Siriu is a commune in Buzău County, Muntenia, Romania, in the valley of the river Buzău. It is composed of five villages: Cașoca, Colțu Pietrii, Gura Siriului, Lunca Jariștei (the commune centre), and Mușcelușa.

==Geography==

===Location===
Siriu is located in the north-western part of the county, in the Buzău Mountains, at the Carpathians' curvature, on both sides of the river Buzău. The maximum altitude of the Siriu commune exceeds 1400 m. The commune is crossed by national road DN10, which starts in the county capital, Buzău, goes over the Buzău Pass, and ends in Brașov.

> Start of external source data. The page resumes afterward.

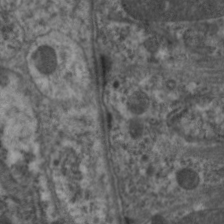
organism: C. elegans
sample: Pharynx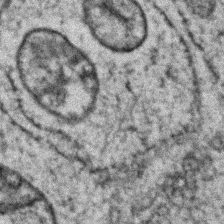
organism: Zebrafish
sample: Zebrafish embryo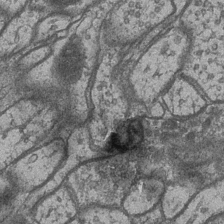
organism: Drosophila
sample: Optic medulla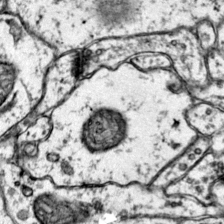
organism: Mouse
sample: Primary visual cortex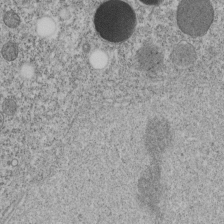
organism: C. elegans
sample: C. elegans embryo early stage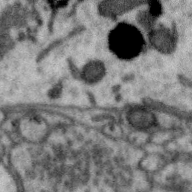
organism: Zebra finch
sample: Brain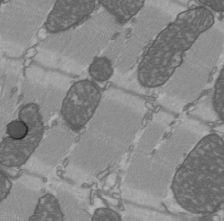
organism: C57BL Mouse
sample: Heart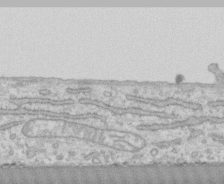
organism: Human
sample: CRL-1474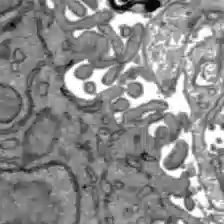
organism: C57BL Mouse
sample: Liver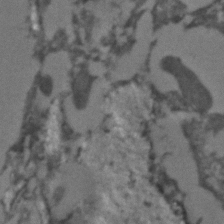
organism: C. elegans
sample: C. elegans embryo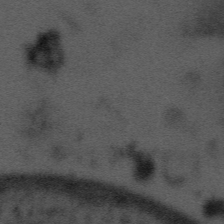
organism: Tuwongella immobilis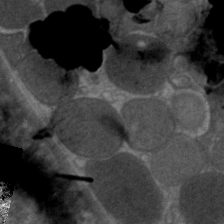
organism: C. elegans
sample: Pharynx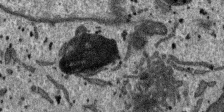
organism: Human
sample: Lung epithelial cells, uninfected (mock) control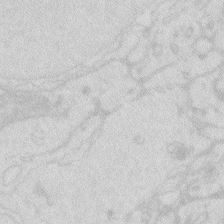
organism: Zebrafish
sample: Macrophage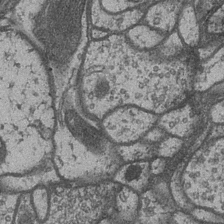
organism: Drosophila
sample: Optic medulla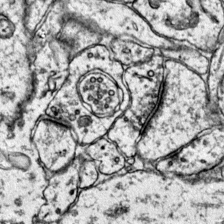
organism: Mouse
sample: Primary visual cortex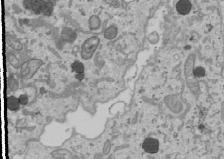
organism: Human
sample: Mitochondria in U2OS cells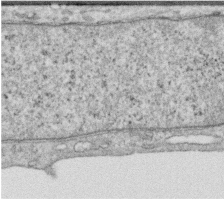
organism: Human
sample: Centriole in RPE cells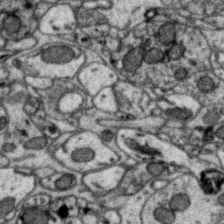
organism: Zebra finch
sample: Brain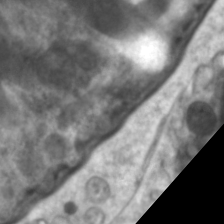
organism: C. elegans
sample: Pharynx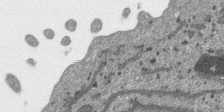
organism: Human
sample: Lung epithelial cells infected with SARS-CoV-2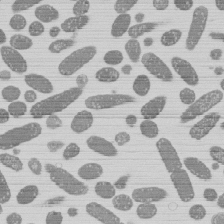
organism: E. coli
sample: Bacterial nucleoid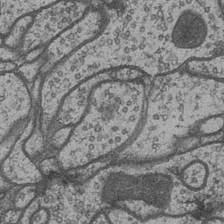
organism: Drosophila
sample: Optic medulla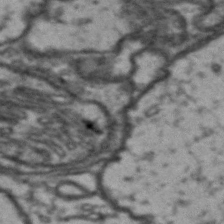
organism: Drosophila
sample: Brain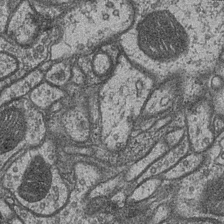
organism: Drosophila
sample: Optic medulla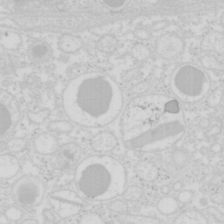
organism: Mouse
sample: Pancreas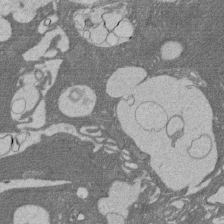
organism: Rat
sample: Salivary granule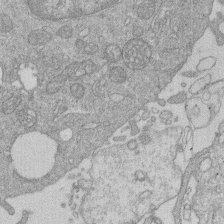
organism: Human
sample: Macrophage cells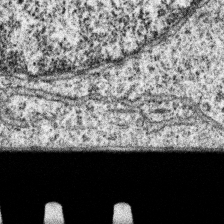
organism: Human
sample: HeLa cells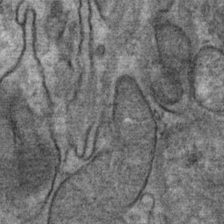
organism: Mouse
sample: Mouse Salivary gland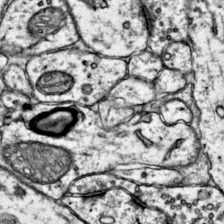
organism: Mouse
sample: Primary visual cortex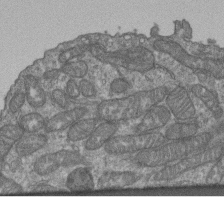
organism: Human
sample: Retinal organoid Rod and Cone cells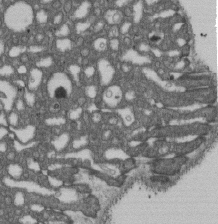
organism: Drosophila
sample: Nephrocyte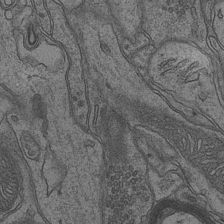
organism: Mouse
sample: CA1 Hippocampus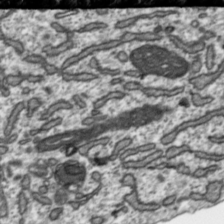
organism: Toxoplasma gondii
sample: Parasites in a vacuole inside a host cell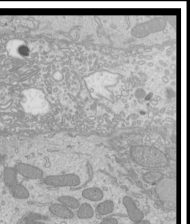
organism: Mouse
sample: Cilia; mouse epididymis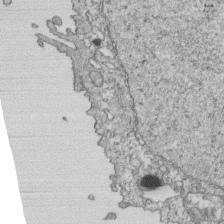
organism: Human
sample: HeLa cell HIV synapse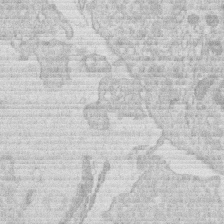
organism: Human
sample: Macrophage cells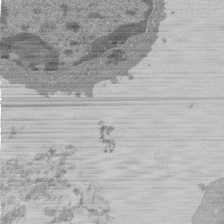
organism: Mouse
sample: Activated Pmel transgenic CD8+ T Cells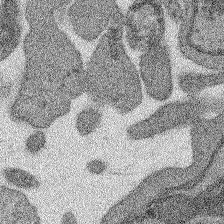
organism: Human
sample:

The Siriu Dam, constructed between 1982 and 1994 and its artificial lake are located in the commune. Lacul Vulturilor is a periglacial lake also located in Siriu.

===Flora and fauna===
In 1972, 10 chamois were brought to Siriu and released in the wilderness of the mountain ranges. As of 2007, their number has risen to around 60. One of the largest firs in Romania, measuring 62 meters in height and 2.5 meters in diameter, grows in a forest in Siriu. A protected plant, Drosera rotundifolia, can also be found in the Siriu forests.

==History==
The oldest attestation of Siriu dates back to the mid-sixteenth century. A document issued by the voivod of Wallachia granted ownership of some land in Siriu to Petru and Lupu.

==Economy==
Many of the locals work at the Nehoiaşu hydroelectric power plant. Another branch of industry active in Siriu is wood processing. Other locals grow animals (mostly sheep or bovine), and fruit trees.